Warren Buffett. Photo: Daniel Zuchnik / WireImage

Warren Buffett released his annual letter on Saturday, in which he tells shareholders that his company, Berkshire Hathaway, made $29 billion in 2017 because of the GOP tax cuts.

"Berkshire's gain in net worth during 2017 was $65.3 billion...A large portion of our gain did not come from anything we accomplished at Berkshire. The $65 billion gain is nonetheless real – rest assured of that. But only $36 billion came from Berkshire’s operations. The remaining $29 billion was delivered to us in December when Congress rewrote the U.S. Tax Code."
— Warren Buffett
  • He encouraged investors to stick with stocks, despite being "riskier...than short-term U.S. bonds:" "It is a terrible mistake for investors with long-term horizons – among them, pension funds, college endowments and savings-minded individuals – to measure their investment 'risk' by their portfolio’s ratio of bonds to stocks. Often, high-grade bonds in an investment portfolio increase its risk."

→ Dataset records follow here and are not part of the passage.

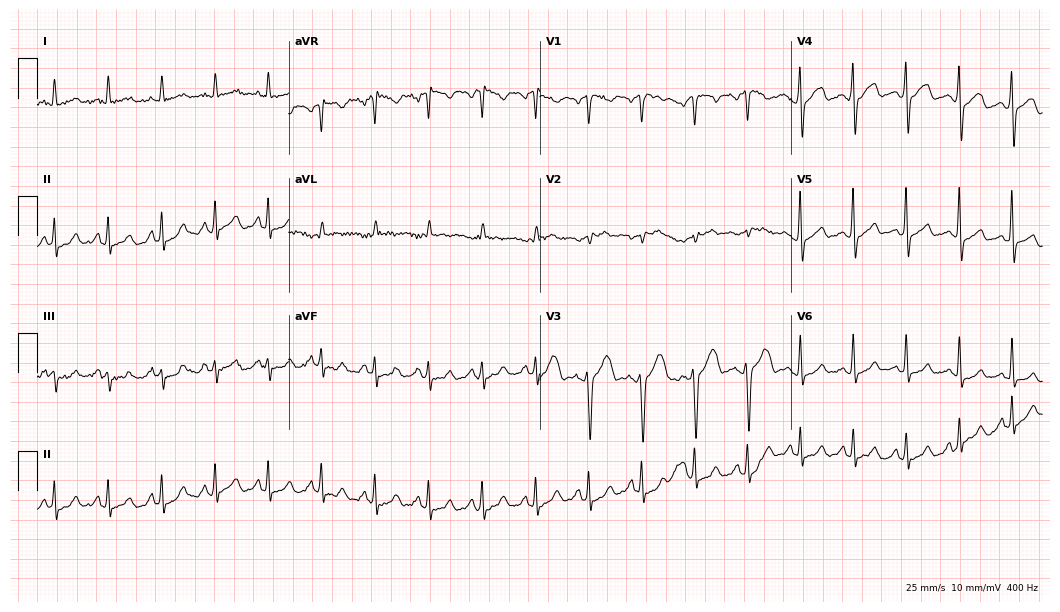
Standard 12-lead ECG recorded from a 61-year-old man. The tracing shows sinus tachycardia (a sinus rate of 100 beats per minute or more).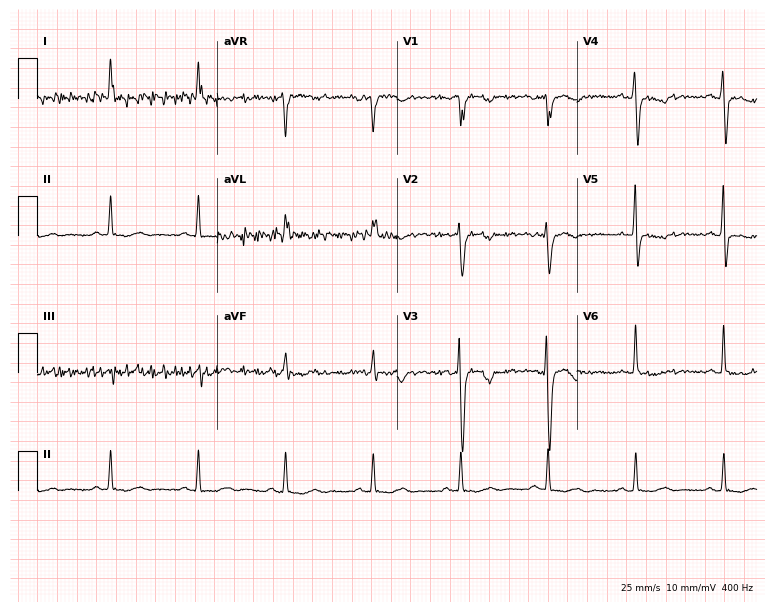
12-lead ECG (7.3-second recording at 400 Hz) from a woman, 61 years old. Screened for six findings — first-degree AV block, right bundle branch block, left bundle branch block, sinus bradycardia, atrial fibrillation, sinus tachycardia — none is recorded. Findings outside these six are not listed.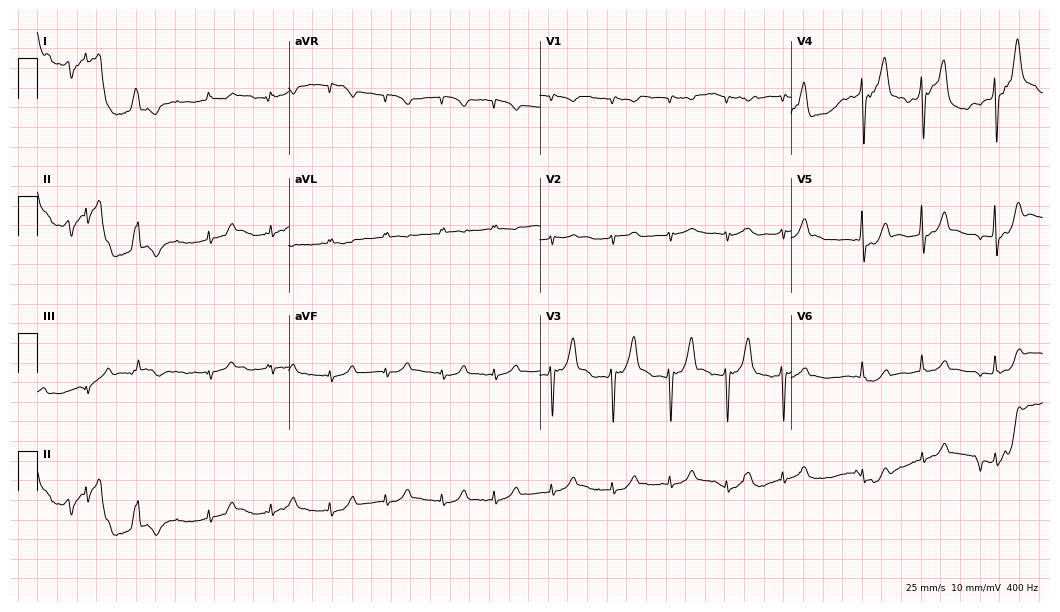
Resting 12-lead electrocardiogram. Patient: an 86-year-old male. None of these six findings is recorded: first-degree AV block, right bundle branch block, left bundle branch block, sinus bradycardia, atrial fibrillation, sinus tachycardia. Only these six findings were labelled.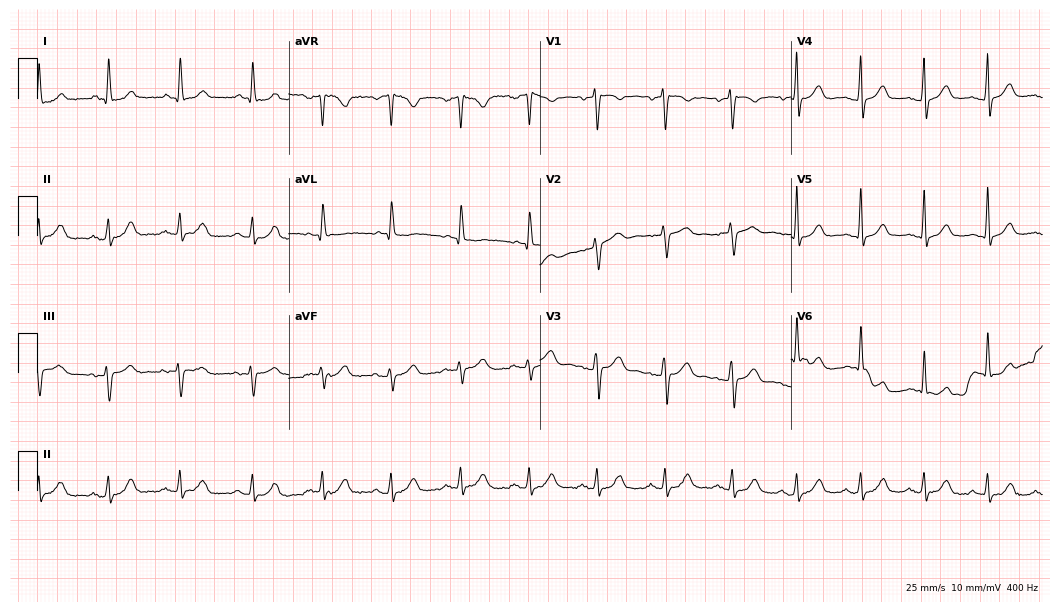
Standard 12-lead ECG recorded from a 75-year-old female patient. Read as a normal ECG.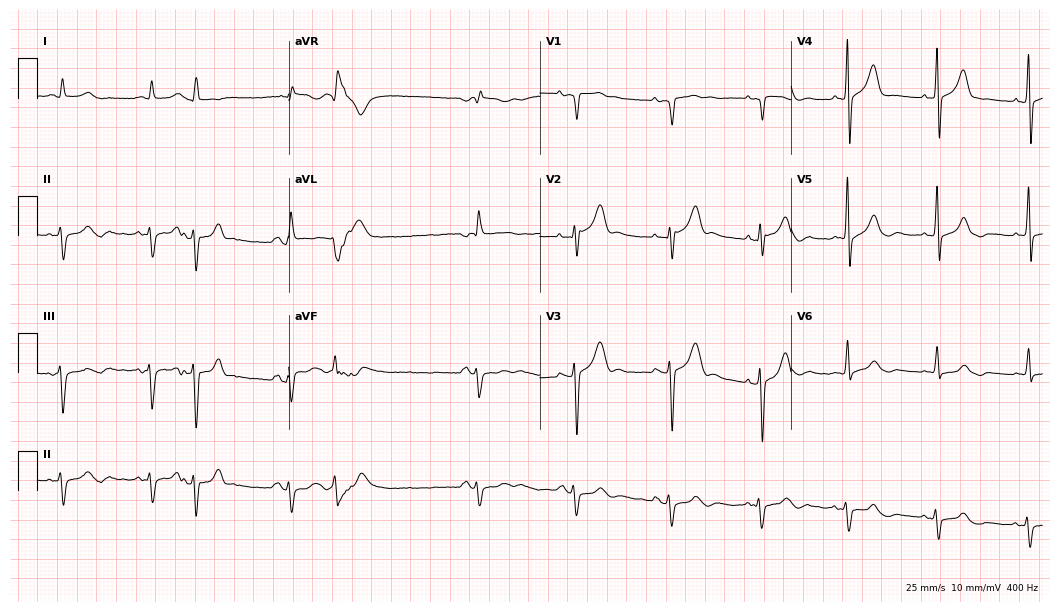
Standard 12-lead ECG recorded from a 65-year-old man (10.2-second recording at 400 Hz). None of these six findings is recorded: first-degree AV block, right bundle branch block, left bundle branch block, sinus bradycardia, atrial fibrillation, sinus tachycardia.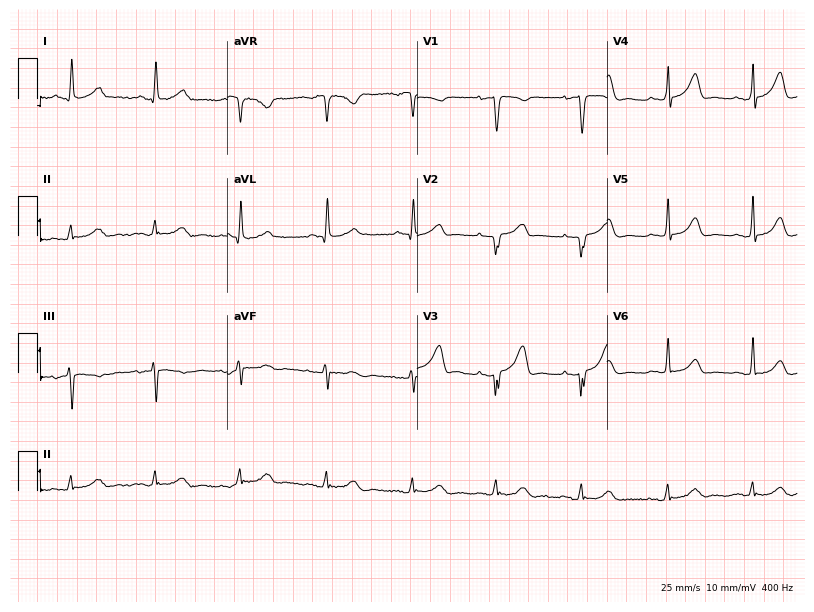
Electrocardiogram (7.7-second recording at 400 Hz), a 51-year-old female. Overall reading on record: normal ECG.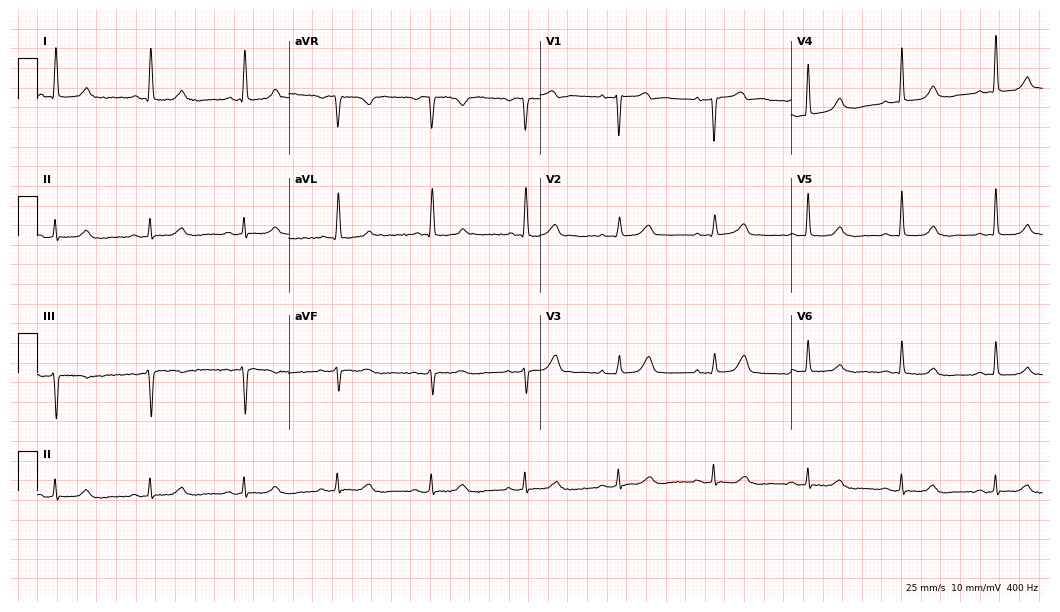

  • He said Berkshire needs "to make one or more huge acquisitions," and that the company had $116 billion on hand at the end of 2017: "Our smiles will broaden when we have redeployed Berkshire's excess funds into more productive assets."
  • In regard to acquisitions, he said "a sensible purchase price" has "provided a barrier to virtually all deals we reviewed in 2017."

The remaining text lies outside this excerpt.